You are viewing a plain text version of this content. The canonical link for it is here.
Posted to user@spark.apache.org by ayan guha <gu...@gmail.com> on 2017/07/21 20:25:59 UTC

Re: Spark Data Frame Writer - Range Partiotioning

How about creating a partituon column and use it?

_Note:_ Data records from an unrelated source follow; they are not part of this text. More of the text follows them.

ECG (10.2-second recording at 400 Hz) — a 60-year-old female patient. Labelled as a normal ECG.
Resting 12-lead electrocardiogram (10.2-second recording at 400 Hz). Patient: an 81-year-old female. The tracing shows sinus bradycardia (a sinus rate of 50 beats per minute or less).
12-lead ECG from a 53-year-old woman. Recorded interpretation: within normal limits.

On Sat, 22 Jul 2017 at 2:47 am, Jain, Nishit <nj...@underarmour.com> wrote:

> Is it possible to have Spark Data Frame Writer write based on
> RangePartioning?
>
> For Ex -
>
> I have 10 distinct values for column_a, say 1 to 10.
>
> df.write
> .partitionBy("column_a")
>
> Above code by default will create 10 folders .. column_a=1,column_a=2
> ...column_a=10
>
> I want to see if it is possible to have these partitions based on bucket -
> col_a=1to5, col_a=5-10 .. or something like that? Then also have query
> engine respect it
>
> Thanks,
>
> Nishit
>
-- 
Best Regards,
Ayan Guha

Re: Spark Data Frame Writer - Range Partiotioning

Posted by "Jain, Nishit" <nj...@underarmour.com>.
But wouldn’t partitioning column partition the data only in Spark RDD? Would it also partition columns at disk when data is written (diving data in folders)?

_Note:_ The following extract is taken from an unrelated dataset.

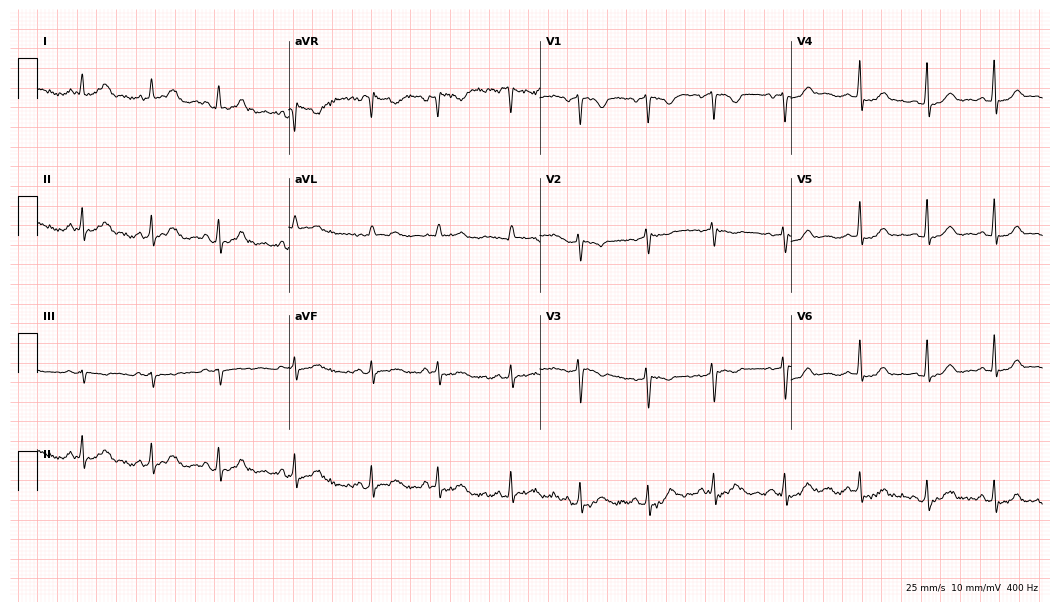
12-lead ECG from a female, 27 years old. Labelled as a normal ECG.
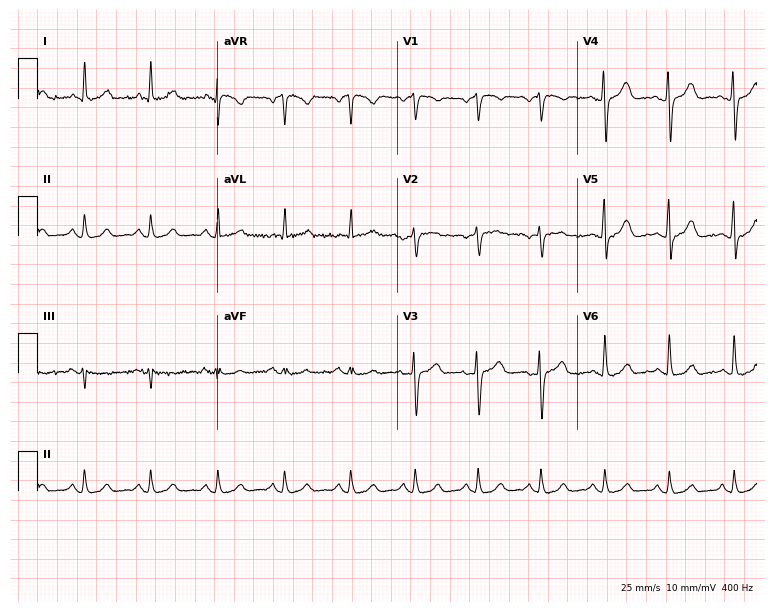
Resting 12-lead electrocardiogram (7.3-second recording at 400 Hz). Patient: a 54-year-old female. Read as a normal ECG.

From: ayan guha <gu...@gmail.com>>
Date: Friday, July 21, 2017 at 3:25 PM
To: "Jain, Nishit" <nj...@underarmour.com>>, "user@spark.apache.org<ma...@spark.apache.org>" <us...@spark.apache.org>>
Subject: Re: Spark Data Frame Writer - Range Partiotioning

How about creating a partituon column and use it?

On Sat, 22 Jul 2017 at 2:47 am, Jain, Nishit <nj...@underarmour.com>> wrote:

Is it possible to have Spark Data Frame Writer write based on RangePartioning?

For Ex -

I have 10 distinct values for column_a, say 1 to 10.

df.write
.partitionBy("column_a")


Above code by default will create 10 folders .. column_a=1,column_a=2 ...column_a=10

I want to see if it is possible to have these partitions based on bucket - col_a=1to5, col_a=5-10 .. or something like that? Then also have query engine respect it

Thanks,

Nishit

--
Best Regards,
Ayan Guha